De rechtbank heeft de inhoud van die brief als onrechtmatig bestempeld omdat wij u daarmee onjuist hebben geïnformeerd en de verzekeraars die in die brief worden genoemd, waaronder Menzis en UVIT, in een kwaad daglicht worden gesteld.
Zoals met Menzis en UVIT was overeengekomen, zullen wij aan u vanaf nu de door Menzis en UVIT aangewezen preferente geneesmiddelen afleveren. Deze geneesmiddelen zijn gelijkwaardig aan de geneesmiddelen die u van ons in het verleden afgeleverd heeft gekregen. Alleen de fabrikant en de verpakking verschillen. Deze geneesmiddelen worden volledig door uw zorgverzekeraar vergoed.
Met vriendelijke groet,
[gedaagde 3],
[gedaagde 2],
[C],
[D],
[E], apothekers’
6.9. veroordeelt Apotheek [gedaagde 4] c.s. de onder 6.8 opgenomen tekst tot 15 september 2008 goed leesbaar op de homepage van haar website of hun websites zichtbaar te maken en te houden;
6.10. veroordeelt Apotheek [gedaagde 4] c.s. tot een onmiddellijk opeisbare dwangsom van EUR 2.500,00 voor iedere dag dat Apotheek [gedaagde 4] c.s. in gebreke blijven met de nakoming van de onder beslissingen 6.8 en/of 6.9 omschreven veroordelingen, met een maximum van EUR 250.000,00;
6.11. veroordeelt Apotheek Nieuwleusen c.s. aan de inwoners van Nieuwleusen, Lemelerveld en Dalfsen aan wie de in rechtsoverweging 2.9 genoemde brief is verzonden, binnen drie werkdagen na de betekening van dit vonnis een op briefpapier van Apotheek Nieuwleusen c.s. gestelde brief te zenden van de navolgende inhoud, zonder enige toevoeging of enig commentaar, in welke vorm dan ook:
‘Geachte heer, mevrouw,
In juni jl. stuurden wij u een brief met belangrijke informatie over de geneesmiddelenvoorziening in Nieuwleusen, Lemelerveld en Dalfsen.

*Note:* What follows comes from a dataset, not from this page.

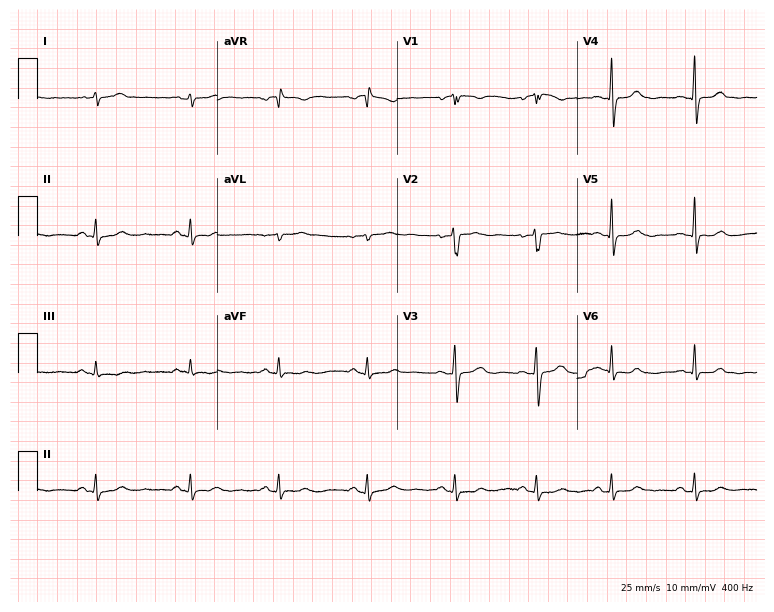
Electrocardiogram, a woman, 31 years old. Of the six screened findings (first-degree AV block, right bundle branch block, left bundle branch block, sinus bradycardia, atrial fibrillation, sinus tachycardia), none is recorded. Only these six findings were labelled.

De rechtbank heeft de inhoud van die brief als onrechtmatig bestempeld omdat wij u daarmee onjuist hebben geïnformeerd en de verzekeraars die in die brief worden genoemd, waaronder Menzis en UVIT, in een kwaad daglicht worden gesteld.
Zoals met Menzis en UVIT was overeengekomen, zullen wij aan u vanaf nu de door Menzis en UVIT aangewezen preferente geneesmiddelen afleveren. Deze geneesmiddelen zijn gelijkwaardig aan de geneesmiddelen die u van ons in het verleden afgeleverd heeft gekregen. Alleen de fabrikant en de verpakking verschillen. Deze geneesmiddelen worden volledig door uw zorgverzekeraar vergoed.
Met vriendelijke groet,
[F],
[G],
[H],
[I],
[J], apothekers’
6.12. veroordeelt Apotheek Nieuwleusen c.s. de onder beslissing 6.11 opgenomen tekst tot 15 september 2008 goed leesbaar op de homepage van haar website of hun websites zichtbaar te maken en te houden;
6.13. veroordeelt Apotheek Nieuwleusen c.s. tot een onmiddellijk opeisbare dwangsom van EUR 2.500,00 voor iedere dag dat Apotheek Nieuwleusen c.s. in gebreke blijven met de nakoming van de in de beslissingen 6.11 en/of 6.12 omschreven veroordelingen, met een maximum van EUR 250.000,00;
in voorwaardelijke reconventie:
6.14. wijst de vorderingen af,
in conventie en in voorwaardelijke reconventie
6.15. veroordeelt Apotheek [gedaagde 1] c.s. hoofdelijk, des dat de één betalende de ander zal zijn bevrijd, in de proceskosten, aan de zijde van Menzis c.s. en UVIT tot op heden begroot op EUR 1.604,00, te vermeerderen met de wettelijke rente over dit bedrag vanaf de veertiende dag na betekening van dit vonnis tot de dag van volledige betaling,
6.16. verklaart dit vonnis uitvoerbaar bij voorraad;
6.17. wijst af het meer of anders gevorderde.
Dit vonnis is gewezen door mr. T.R. Hidma en in het openbaar uitgesproken op 26 augustus 2008.